Engineering Stable Protein Nanosheets for In Vivo Applications

Protein nanosheets (pNS) are two-dimensional, self-assembling protein biomaterials with a thickness less than 100 nm. These pNS are made in an aqueous environment under end-over-end rotation using two fusion proteins, a hydrophobic elastin-like protein (ELP) fused between two arginine-rich zippers (Z_R) and a hydrophilic functional globular protein attached to a leucine-rich zipper (Z_E). The mechanism behind the assembly of these pNS is the hydrophobic interaction between the ELPs and the alignment of the hydrophobic and hydrophilic moieties in the assembled structure along the continually expanding and contracting air-water interface due end-to-end rotation. Since the ultimate goal is to use these pNS as scaffolds for surface display of therapeutic proteins for in vivo studies, assessing the stability of the pNS are vital in this respect.

With this in mind, the motivation for this research was engineering the pNS with ELP variants of different lengths and hydrophobicity to determine how they affect the stability of pNS in human pooled serum (HPS). Six different ELP variants were tested: Z_R-ELP, Z_R-ELP₃₅, ZR-ELP₅₀, I₅-Z_R-ELP, Y₅-Z_R-ELP. The more hydrophobic ELPs (I₅ and Y₅) were hypothesized to result in greater hydrophobic interactions between ELPs, the longer ELPs (ELP₃₅ and ELP₅₀) were theorized to maximize inter-ELP interactions, and the removal of one ZR was thought to increase ELP interactions at the air-water interface by reducing steric hinderance.

All pNS were made with a Z_E/Z_R ratio of 1 where the globular protein utilized was green fluorescent protein, sfGFP. Notably, for all hybrid pNS 80% of all ELP population were contributed by Z_R-ELP-Z_R and the remaining 20% by the ELP variants of interest. An initial week-long stability test was conducted on the five hybrid pNS and two pure pNS (Z_R-ELP-Z_R and Z_R-ELP respectively) where they were added to HPS and stored at 37℃. Flow cytometry was run at predetermined time intervals. The forward-scattering was observed to establish the size of pNS after incubation with HPS. The side-scattering did not indicate much variability meaning the pNS were being oriented consistently without altering their configurations or crumpling. The hybrid pNS using Z_R-ELP-Z_R and Z_R-ELP was determined to be the most stable as it was the only sample that maintained a fairly constant size and concentration over the duration.

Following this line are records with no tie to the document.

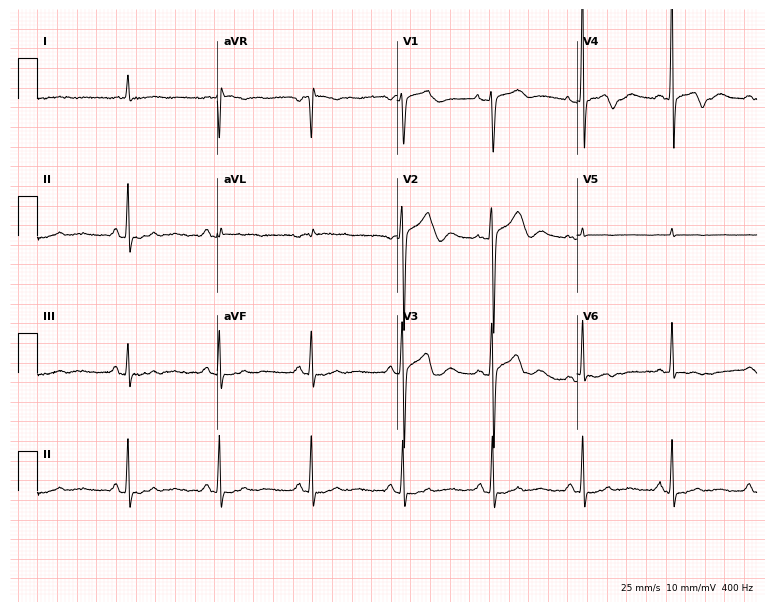
12-lead ECG from a 78-year-old female. No first-degree AV block, right bundle branch block, left bundle branch block, sinus bradycardia, atrial fibrillation or sinus tachycardia recorded for this tracing. Findings outside these six are not listed.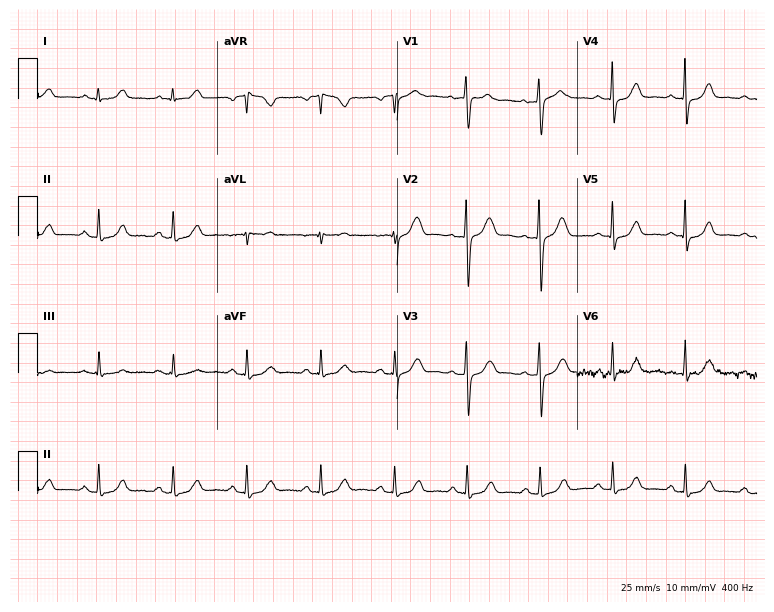
12-lead ECG from a 36-year-old female. Recorded interpretation: within normal limits.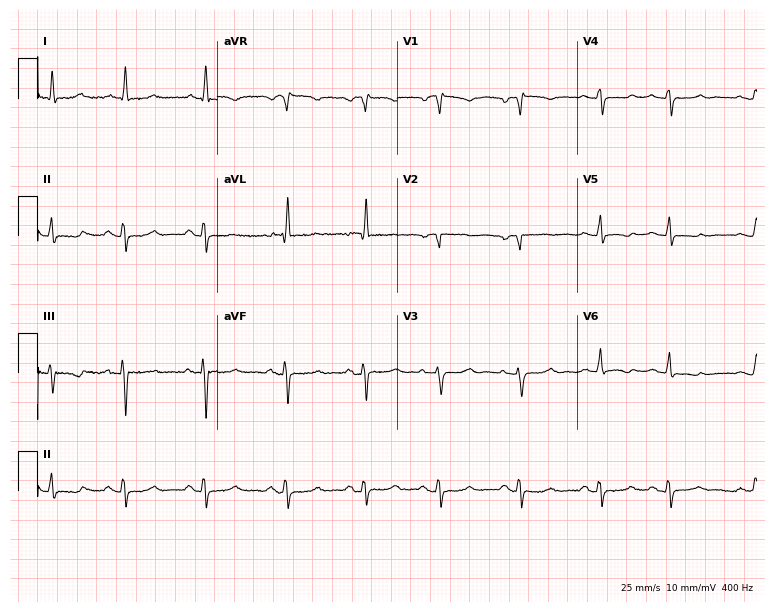
Standard 12-lead ECG recorded from a 68-year-old woman. None of these six findings is recorded: first-degree AV block, right bundle branch block, left bundle branch block, sinus bradycardia, atrial fibrillation, sinus tachycardia.

A subsequent week-long stability test was run to determine if the ratio of Z_R contributors made a difference on the stability of these hybrid pNS. Samples where Z_R-ELP contributed 20%, 50%, and 80% of the Z_R population (with the requisite from Z_R-ELP-Z_R) were incubated with HPS. Irrespective of the ratio, the pNS remained stable for five days after which point they appear to disassociate since the mean forward scattering decreases.

Future scope of this research includes substituting a different fluorescent protein in place of sfGFP and varying the ZR contributors after doing so. Upon determining which configuration of hybrid pNS is most stable, the functional protein can be substituted for a biologically active or specific ligand and ultimately be used as active cell engagers.